Neo4j DB > 32G Java queries get very slow

Patrice Loos

unread,

Jun 30, 2017, 4:43:12 PM6/30/17

to Neo4j

I am testing a java query on different size dataset, 100 Million to 1 Billion edges.

The query does not return much data 10 to 20 vertices with corresponding edges but it need to scan the whole dataset.

I can see a big performances degradation when the database size is bigger than 32 Gigs.

I am running the test on a 32 core 244G RAM virtual server, the query is threaded to use all cpu.

I changed the java heap size to 96G and played with the garbage collector options (retain -XX:+UseG1GC as the most improving option)

to get a better outcome but I still get big dip in performances, I assumed the threshold is around 32G:

100M edges, database is 7.5G : 12 min

250M edges, database is 19G : 35 min

500M edges, database is 38G : 12 hours with -XX:+UseG1GC

1B edges, database is 76G : 51 hours without -XX:+UseG1GC

Furthermore for the 0.5 Billion and 1 Billion test I can see that the bulk of the operations are system operations 60% versus

user operation 40% (from top linux command). When I run the smaller test 100% of the operations are user operations.

Are the java GC improvement in the Enterprise edition of Neo4j significant enough to bring the performance of the large scale dataset query in the same range as the smaller one?

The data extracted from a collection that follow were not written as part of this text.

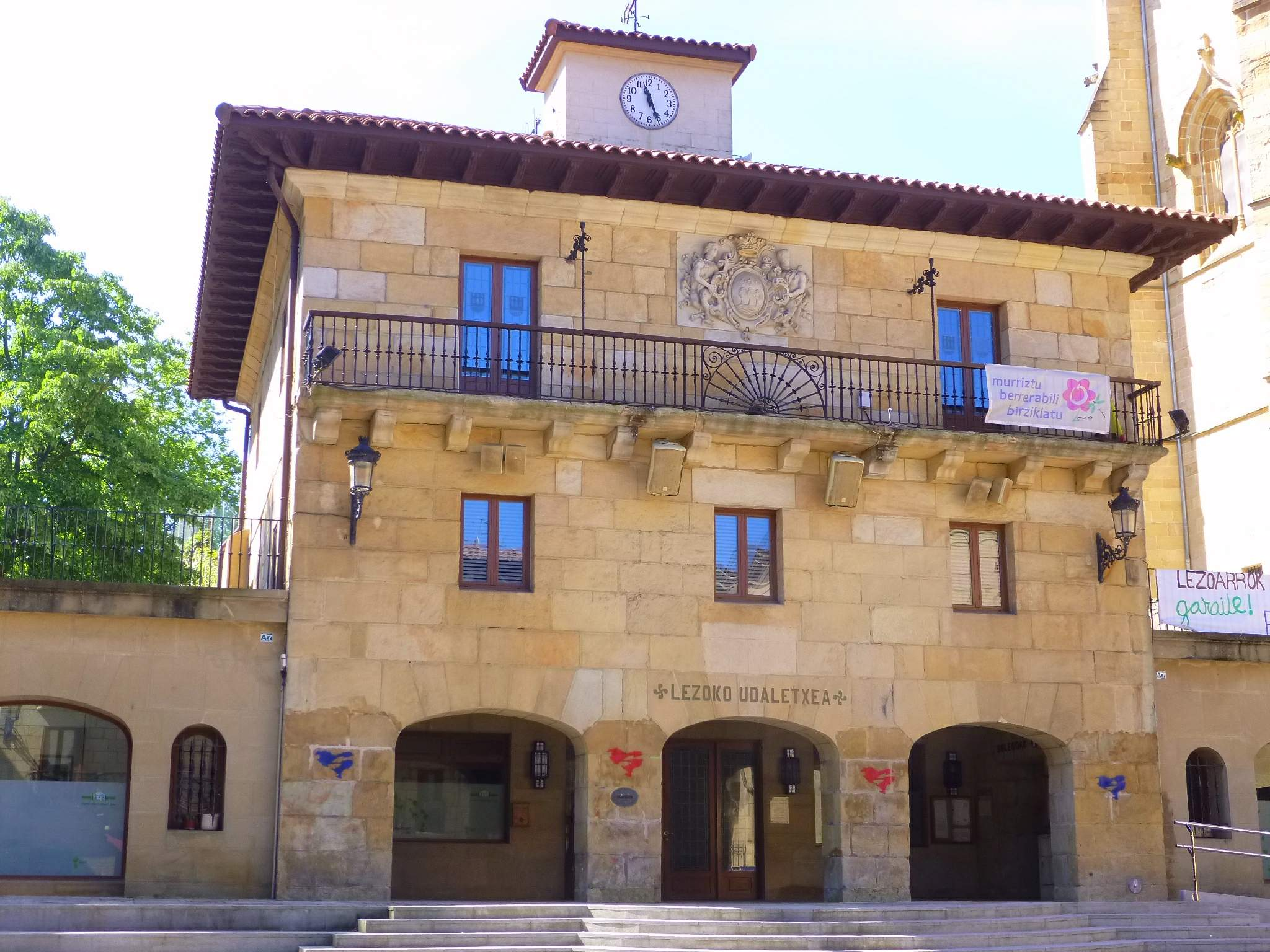 Ayuntamiento de Lezo (Guipúzcoa)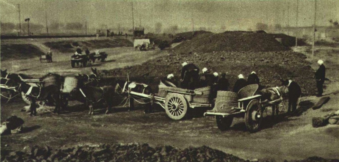 1952年邢台车站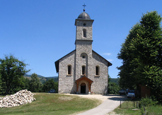 Црква Светог Илије у Крупи на Врбасу Licensing Категорија:Знаменитости Бањалуке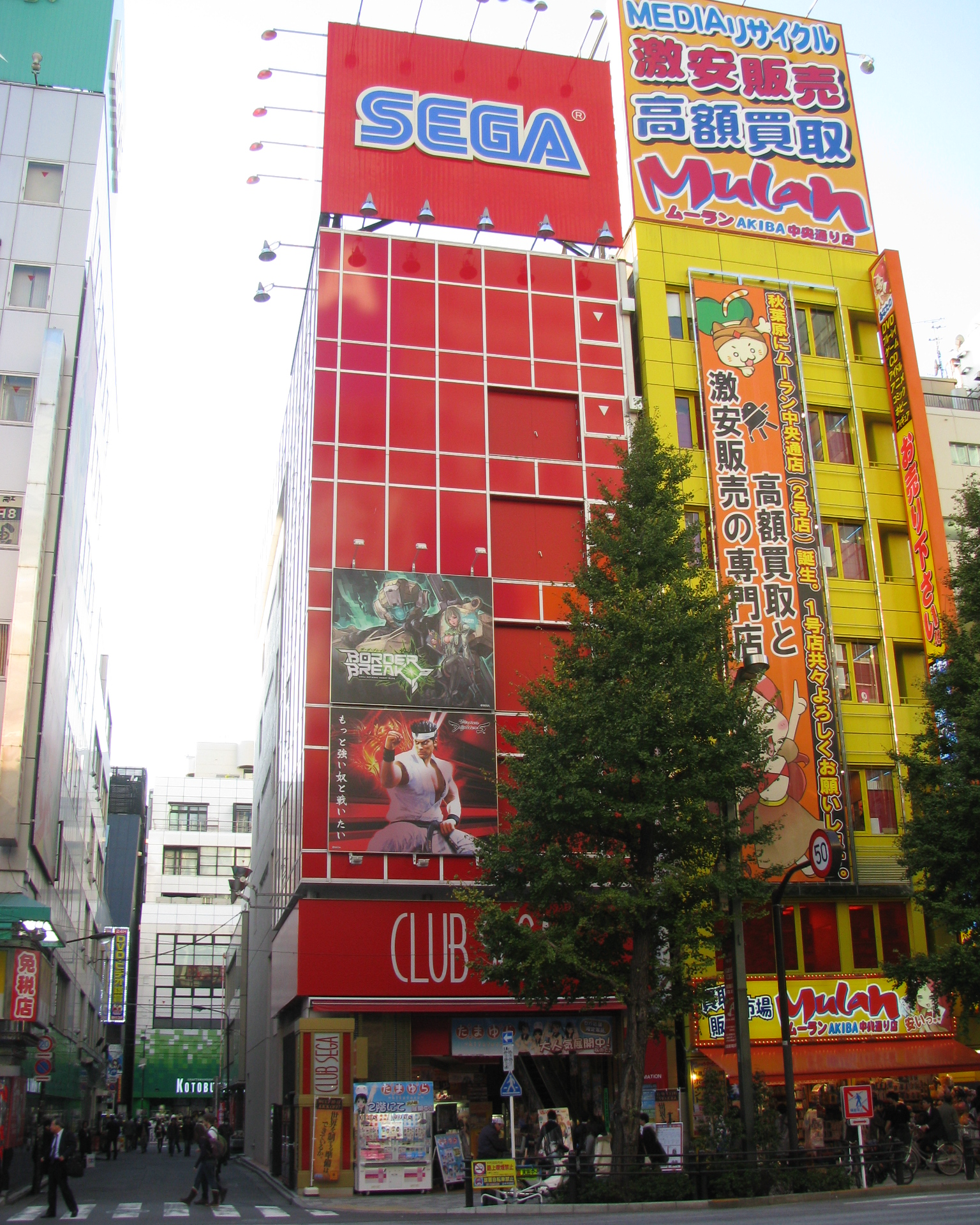 Amusement arcade CLUB SEGA Akihabara Annex. 1-11-11 Soto-kanda, Chiyoda, Tokyo.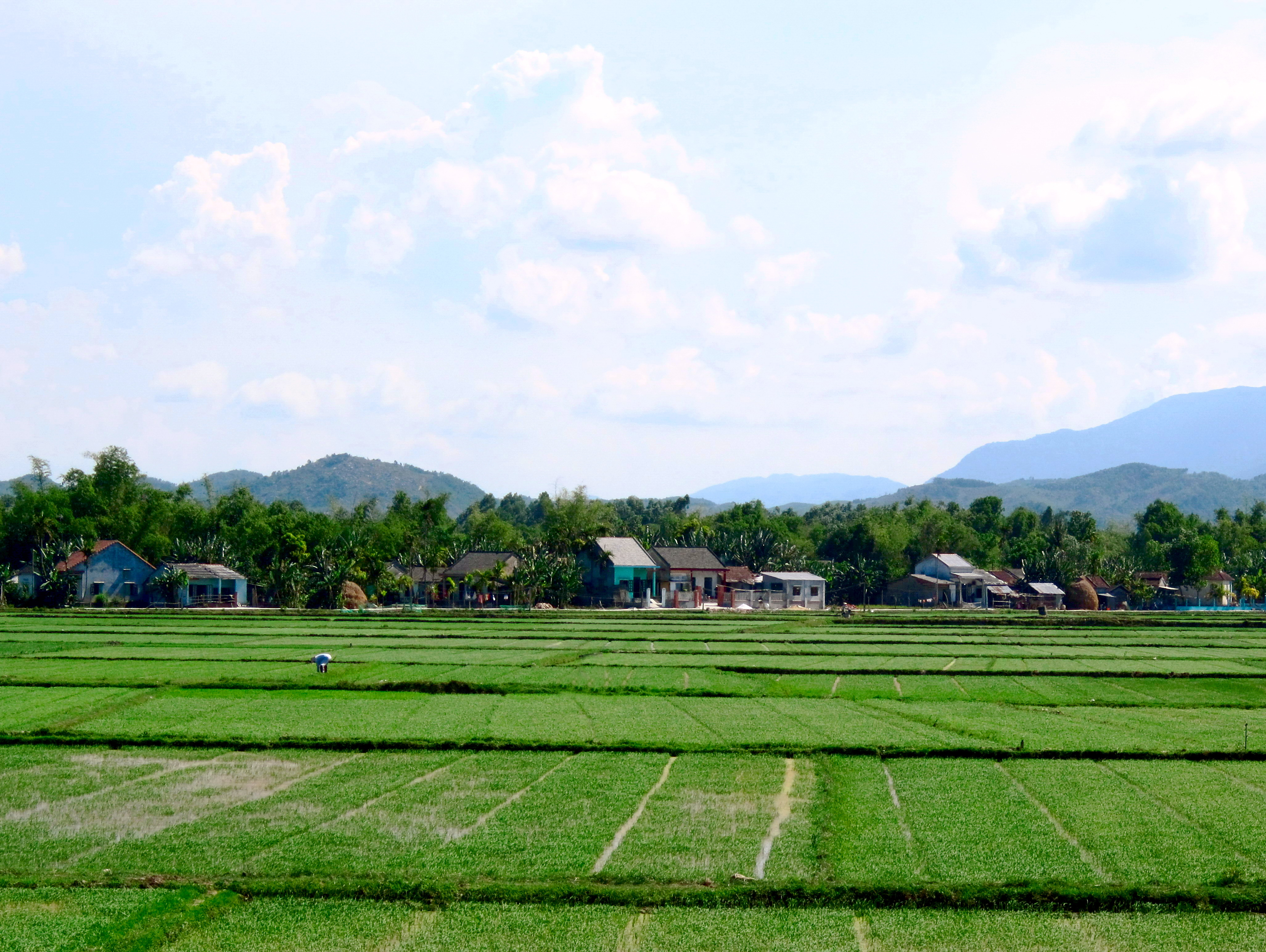 Một cảnh nông thôn ở Quế Phú, thuộc huyện Quế Sơn, tỉnh Quảng Nam, Việt Nam.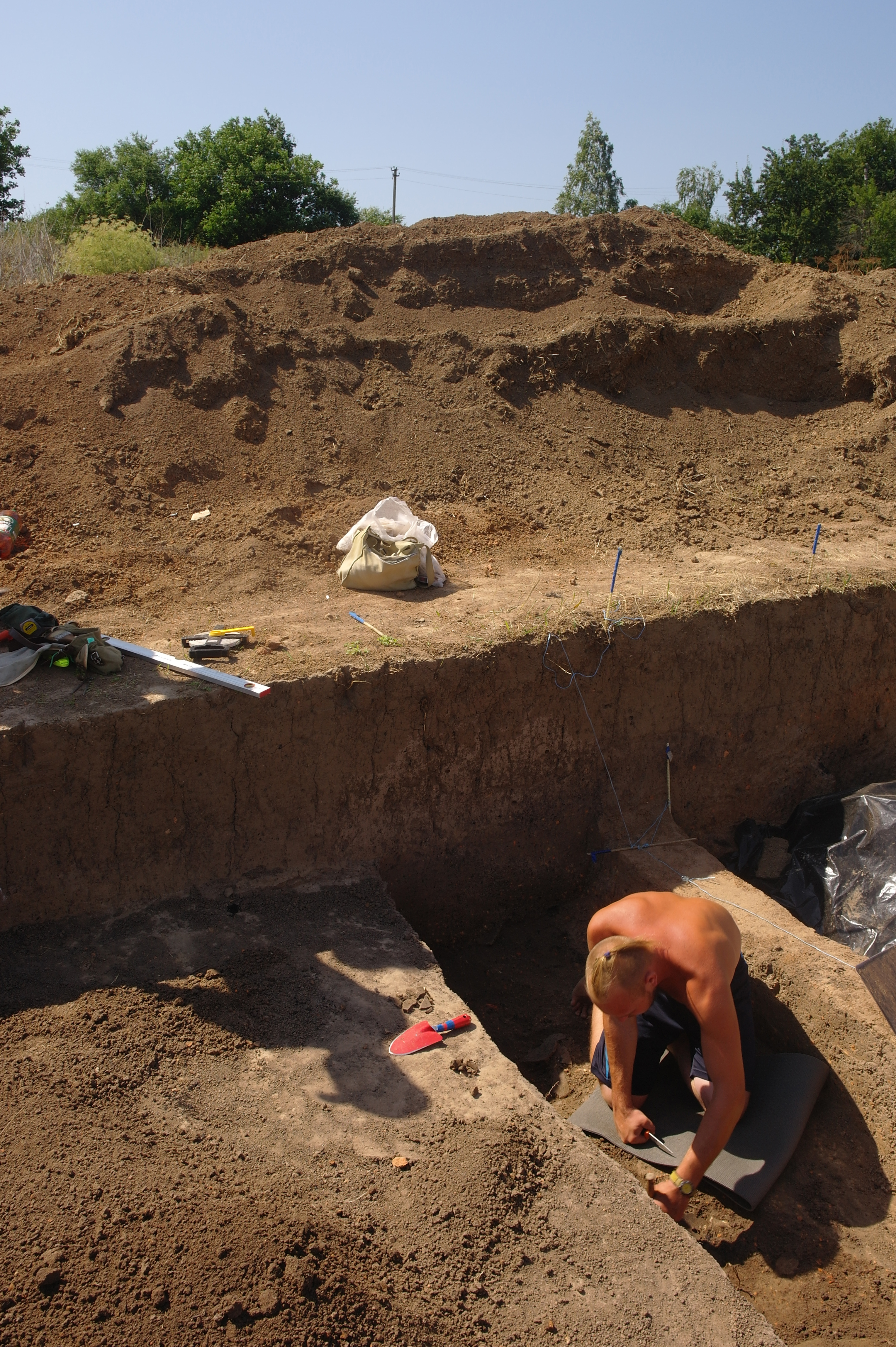 Археологічна експедиція на розкопках Пастирського городища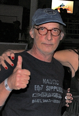 Arnaldo Saccomanni , jurado do SBT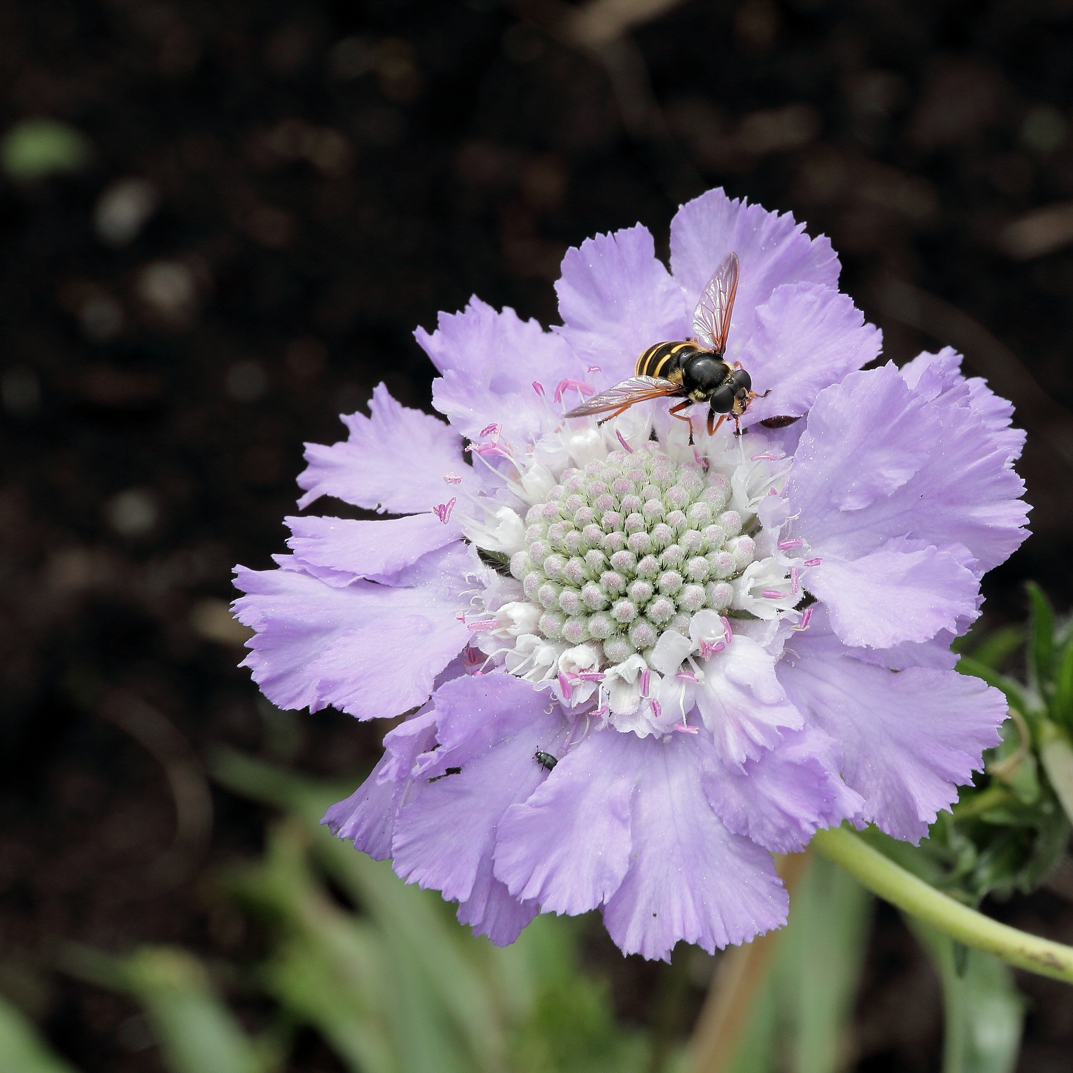 Scabiosa caucasica i Västerås botaniska trädgård.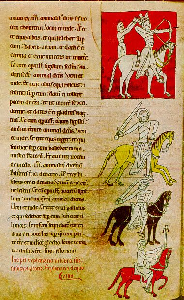 Apokalypsa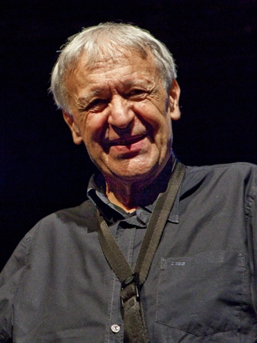 Michel Portal à Dortmund, Domicil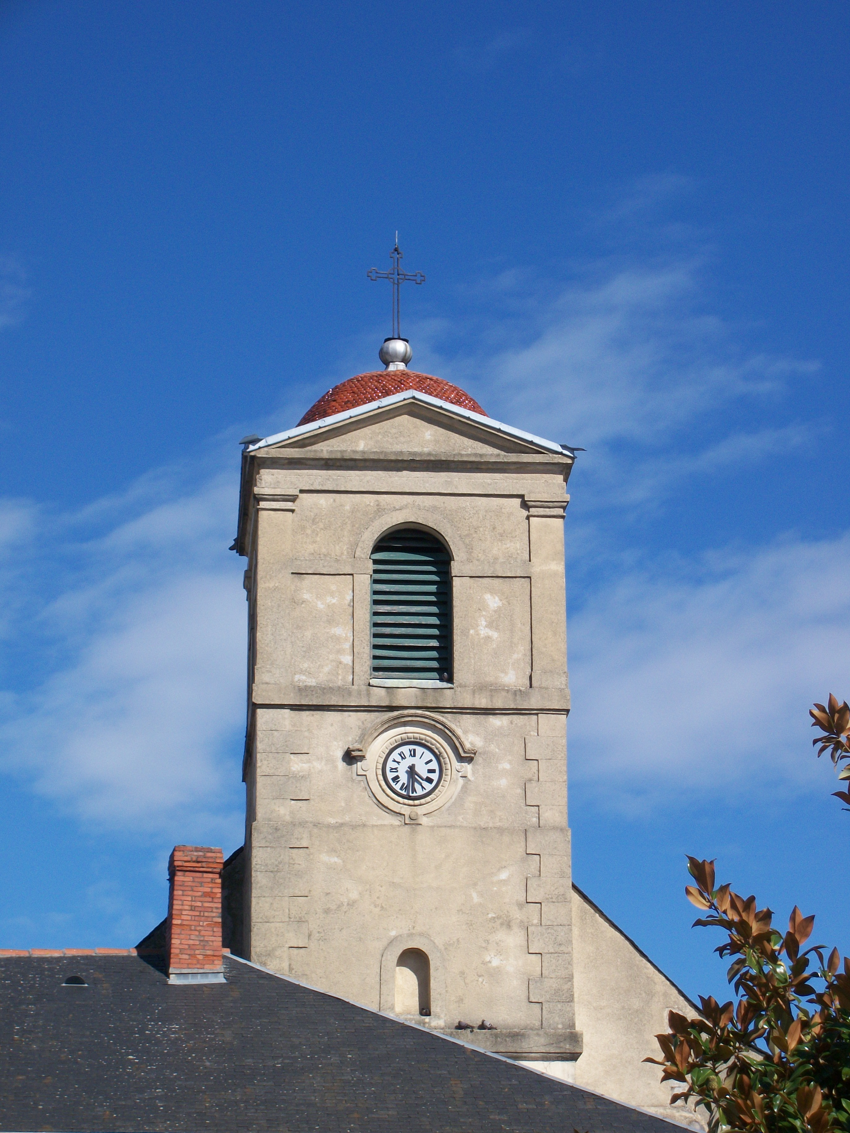 Clocher de l'église Saint-Gérin d'Aureilhan (Hautes-Pyrénées, France)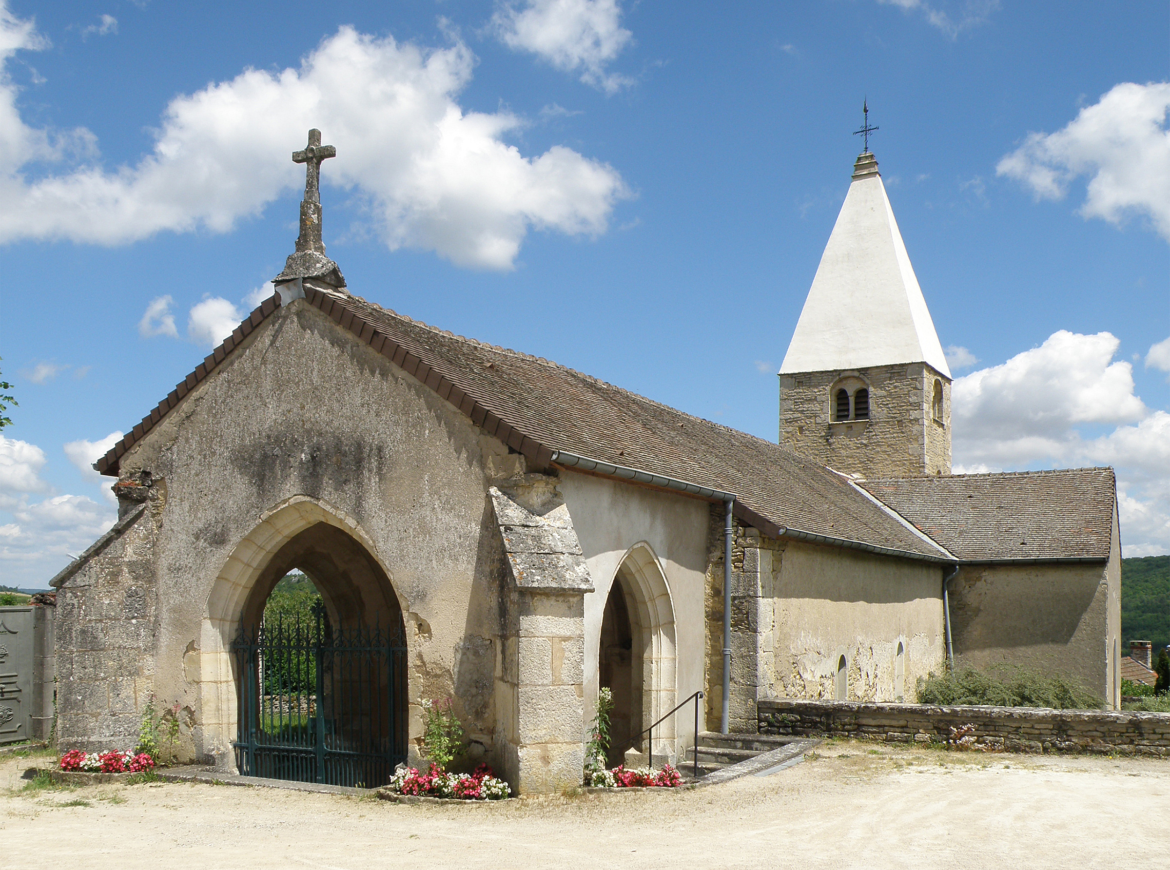 Baubigny (Côte-d'Or, Bourgogne, France). Église Saint-Léger.

Is there something else I can do to improve the performance of larger dataset queries?

tks

Patrice

Michael Hunger

unread,

Jun 30, 2017, 8:41:03 PM6/30/17

to ne...@googlegroups.com

What does your query look like?

How do you do this: "the query is threaded to use all cpu." ?

If it has to scan the whole dataset, depending on your memory config it has to first load the data into memory, where you measure the performance of your IO.

If the database is larger than memory it has to discard data and reload it again which affects this again massively.

Did you configure the page-cache in your neo4j.conf according to database size? And set the heap to e.g. 16 or 32G ? Larger heaps shouldn't make a difference.

Page-Cache is what counts most.

Which Neo4j version are you using? I recommend 3.2.1 Enterprise which comes for instance with compiled cypher runtime.

Michael

--
You received this message because you are subscribed to the Google Groups "Neo4j" group.
To unsubscribe from this group and stop receiving emails from it, send an email to neo4j+unsubscribe@googlegroups.com.
For more options, visit https://groups.google.com/d/optout.

unreal...@googlemail.com

unread,

Jul 1, 2017, 6:21:45 AM7/1/17

to Neo4j

Before queries, I try and warm things up before performing any timings:

neo4j> call apoc.warmup.run() ;

and

neo4j> match (n:Entity) with n.name as name return count(*);

Michael, how much faster in real terms then is neo4j 3.2.1 over 3.2.0 Enterprise and for which operations?

To unsubscribe from this group and stop receiving emails from it, send an email to neo4j+un...@googlegroups.com.

unreal...@googlemail.com

unread,

Jul 1, 2017, 6:24:04 AM7/1/17

to Neo4j

Patrice,

I started off with a VM configuration similar to yourself. I found a considerable speed up by ditching the VM and running native on the Linux platform.

Wayne

Michael Hunger

unread,

Jul 1, 2017, 6:39:59 AM7/1/17

to ne...@googlegroups.com

It all depends on your queries.

Neo4j Enterprise has the compiled Cypher runtime, which depending on the query can be 3-5 times faster.

It also has a new label index implementation which also speeds things up.

Without query examples / profile / data model etc. I can't give any predictions.

Michael

To unsubscribe from this group and stop receiving emails from it, send an email to neo4j+unsubscribe@googlegroups.com.

Michael Hunger

unread,

Jul 1, 2017, 6:41:34 AM7/1/17

to ne...@googlegroups.com

Great point Wayne,

Also apoc.warmup.run(true) also load properties (but I personally don't use that property-loading a lot, more structural warm-up).